Task goal:
Exactly the lines from the one containing "El patrullero Intrepida" through the end of the listing below are required, restated word for word and without pictures.

┌──

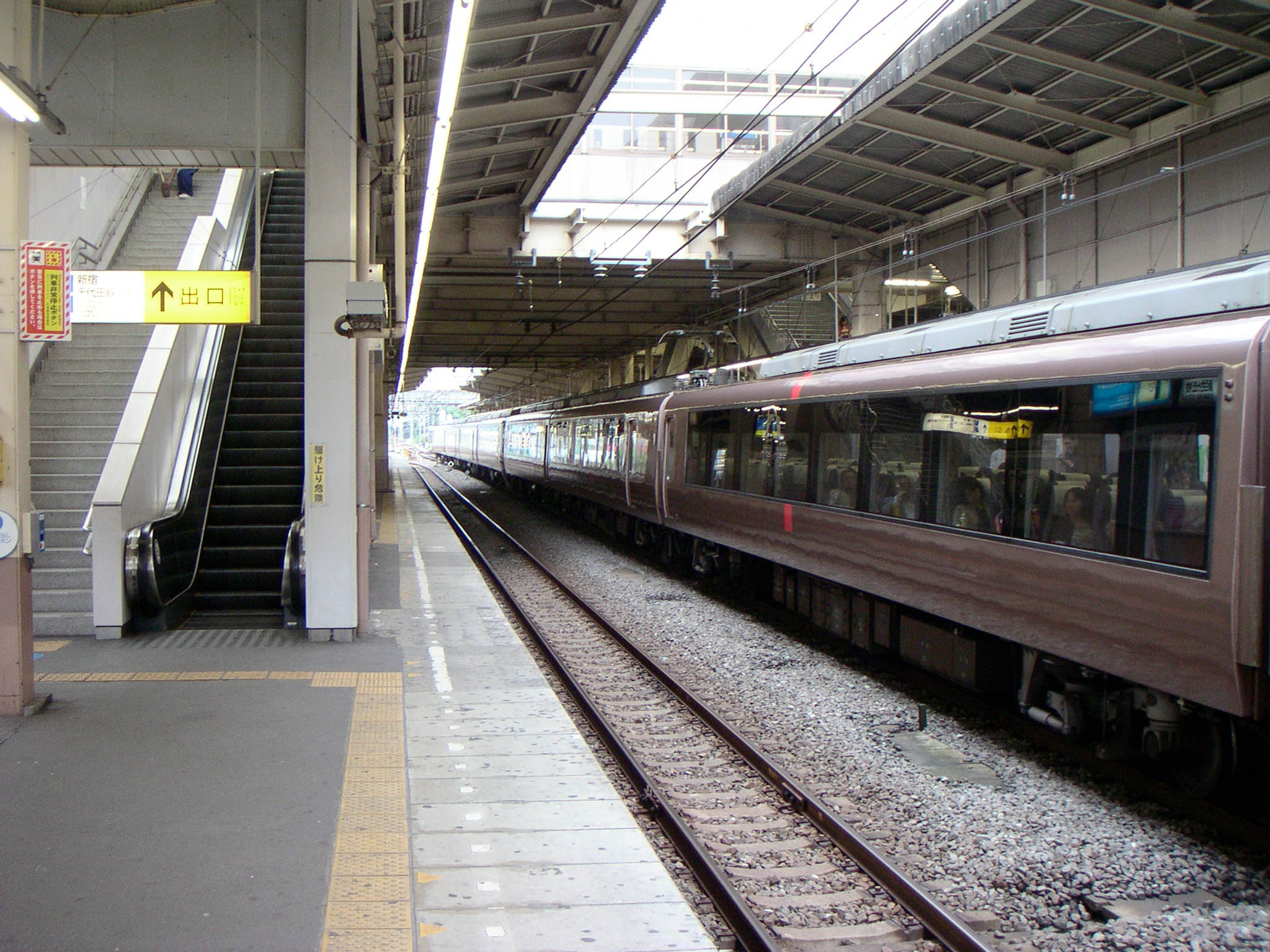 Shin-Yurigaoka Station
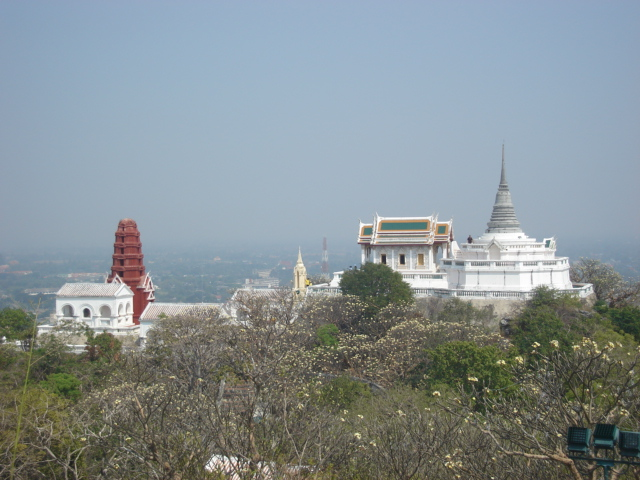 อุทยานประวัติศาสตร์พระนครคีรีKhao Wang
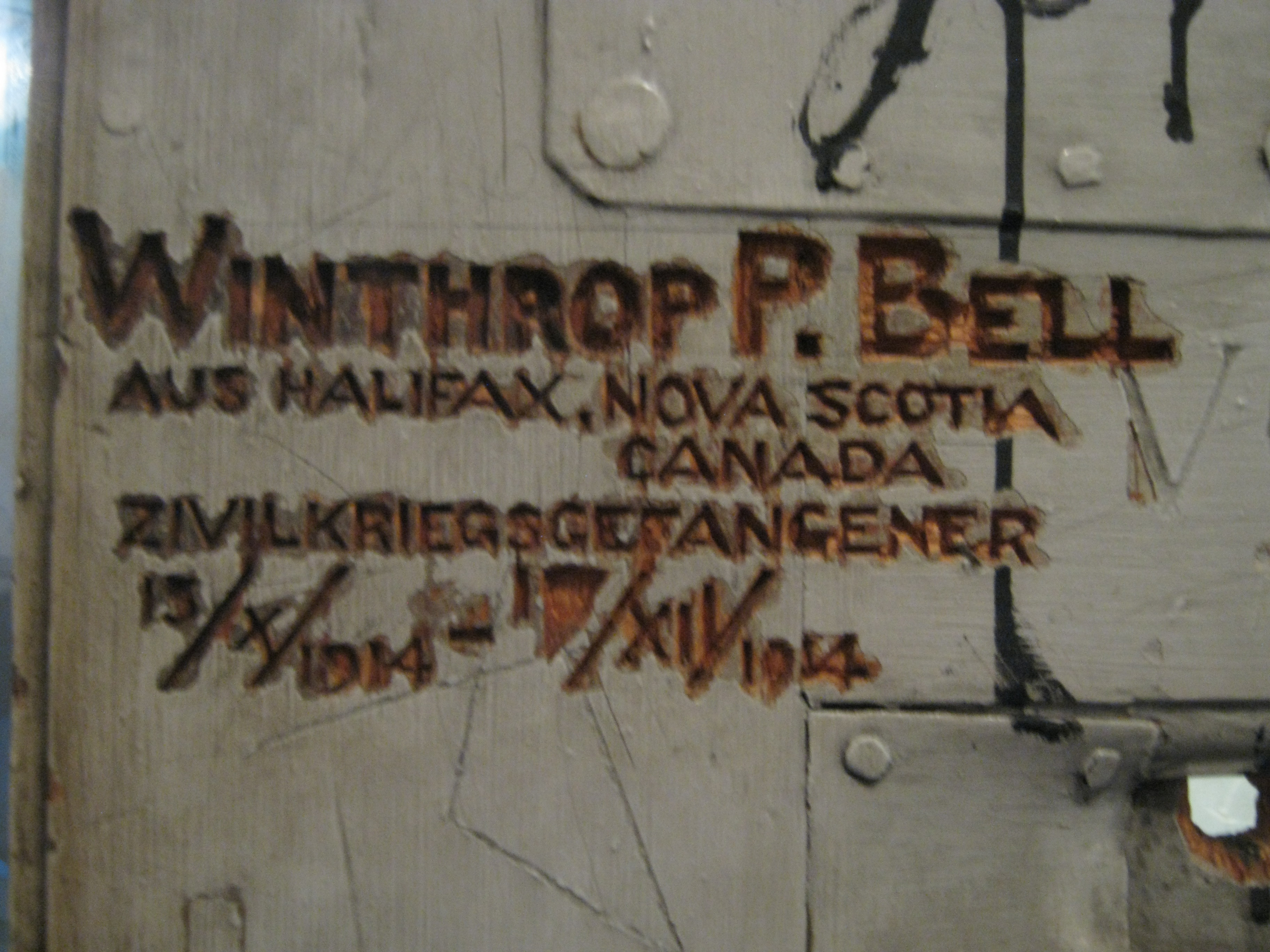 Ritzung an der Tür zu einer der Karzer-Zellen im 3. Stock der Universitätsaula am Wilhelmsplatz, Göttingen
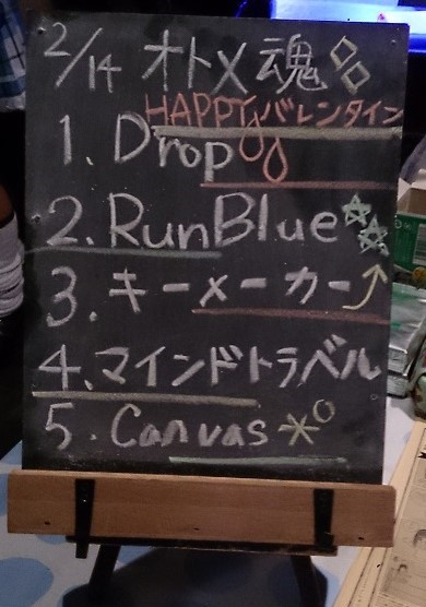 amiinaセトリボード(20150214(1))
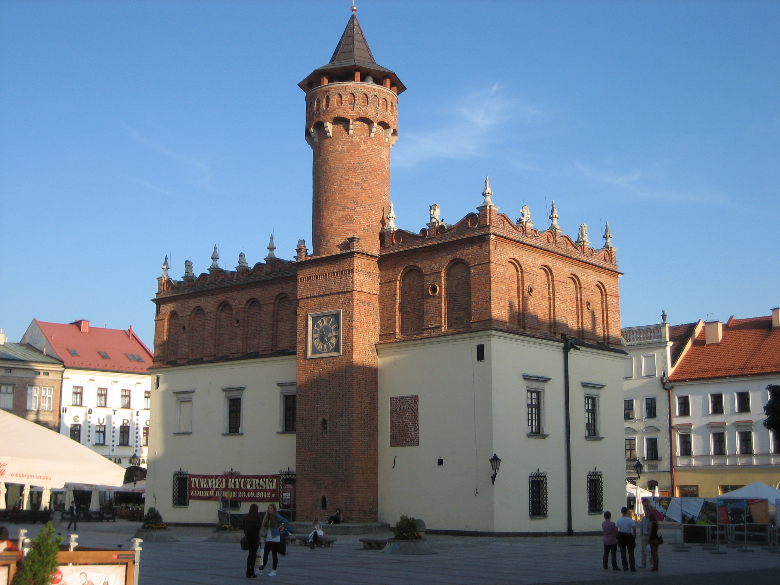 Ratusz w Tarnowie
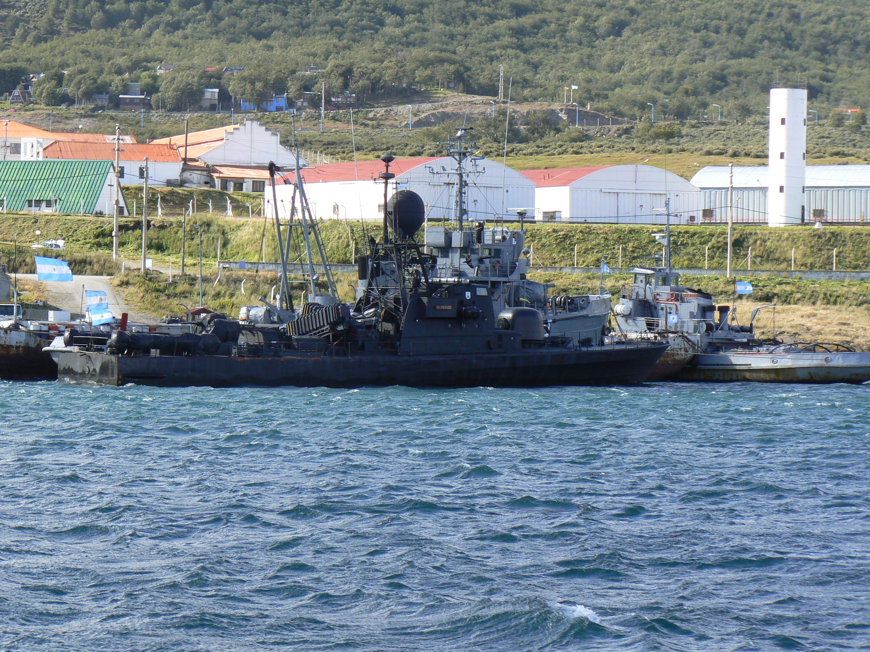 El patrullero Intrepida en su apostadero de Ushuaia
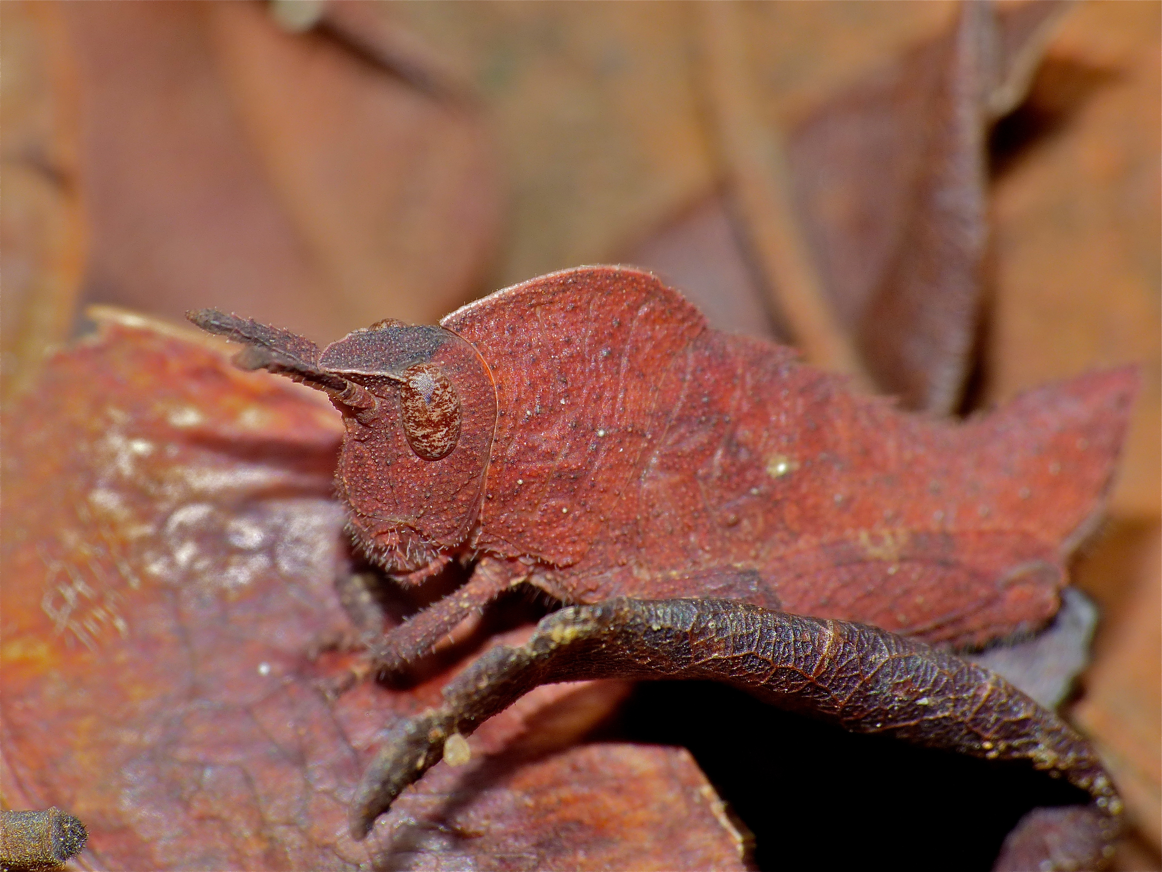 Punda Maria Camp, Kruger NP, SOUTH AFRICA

└──

Written answer:
 El patrullero Intrepida en su apostadero de Ushuaia
 Punda Maria Camp, Kruger NP, SOUTH AFRICA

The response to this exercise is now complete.